Here's the poll for scheduling a decision tree walk-through meeting sometime in the next two weeks: https://doodle.com/meeting/participate/id/9b6wn5Ld I've already limited to times I could be available. @tsalo @eurunuela @notZaki & @jbteves all expressed interest in attending.

handwerkerd avatar Mar 17 '22 15:03 handwerkerd

I was reading the docs again and I think it would be super helpful if every time we talk mention, e.g., necessary_metrics or functionname, we linked those keywords to where they are in the minimal decision tree. This way we direct users to an example, which will probably help them understand the docs better.

eurunuela avatar Apr 01 '22 10:04 eurunuela

@handwerkerd had to overwrite your changes for simplicity for mmix/black formatting, sorry.

jbteves avatar Apr 12 '22 19:04 jbteves

@eurunuela as an FYI I have created a new class, InputHarvester, that reads an OutputGenerator's "registry" of files from a previous run. You can use this to get all of the information you might want from a tedana run. See "tedana_reclassify.py" for an example of how this is done.

jbteves avatar Apr 13 '22 14:04 jbteves

More general FYI: this is a huge breaking change but basically the harder I tried to put --manacc into this framework, the worse it looked, so I gave up and created a new workflow, tedana_reclassify that has --manacc and --manrej options, it appears to work locally. I can't tell about CI because of the jinja issue.

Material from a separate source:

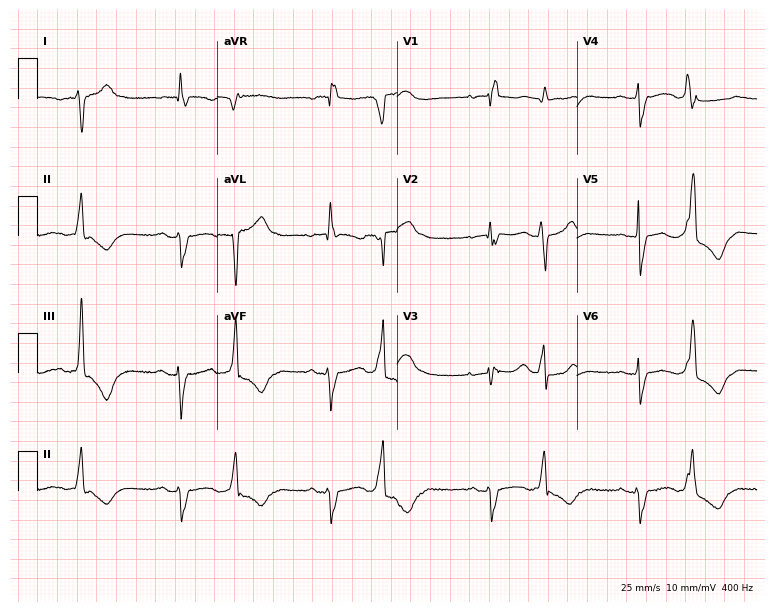
Electrocardiogram, a 55-year-old female patient. Interpretation includes right bundle branch block (RBBB).

jbteves avatar Apr 13 '22 14:04 jbteves

Codecov Report

Patch coverage: 96.18% and project coverage change: -4.34 :warning:

Comparison is base (fb6e255) 93.30% compared to head (8dcdafa) 88.97%.

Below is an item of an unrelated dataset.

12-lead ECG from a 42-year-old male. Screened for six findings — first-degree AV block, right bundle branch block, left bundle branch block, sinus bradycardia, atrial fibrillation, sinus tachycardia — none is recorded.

Additional details and impacted files
@@            Coverage Diff             @@
##             main     #756      +/-   ##
==========================================
- Coverage   93.30%   88.97%   -4.34%     
==========================================
  Files          28       27       -1     
  Lines        2346     3373    +1027     
  Branches        0      617     +617     
==========================================
+ Hits         2189     3001     +812     
- Misses        157      226      +69     
- Partials        0      146     +146     
Impacted Files Coverage Δ
tedana/decomposition/pca.py 76.61% <ø> (-12.91%) :arrow_down:
tedana/utils.py 94.59% <ø> (-2.71%) :arrow_down:
tedana/reporting/html_report.py 91.39% <60.00%> (-8.61%) :arrow_down:
tedana/reporting/static_figures.py 96.34% <66.66%> (-2.45%) :arrow_down:
tedana/docs.py 77.35% <77.35%> (ø)
tedana/reporting/dynamic_figures.py 96.05% <81.25%> (-3.95%) :arrow_down:
tedana/workflows/tedana.py 80.95% <85.71%> (-8.68%) :arrow_down:
tedana/io.py 87.37% <87.35%> (-6.64%) :arrow_down:
tedana/workflows/ica_reclassify.py 97.79% <97.79%> (ø)
tedana/selection/component_selector.py 99.01% <99.01%> (ø)
... and 7 more

... and 14 files with indirect coverage changes

:umbrella: View full report in Codecov by Sentry.
:loudspeaker: Do you have feedback about the report comment? Let us know in this issue.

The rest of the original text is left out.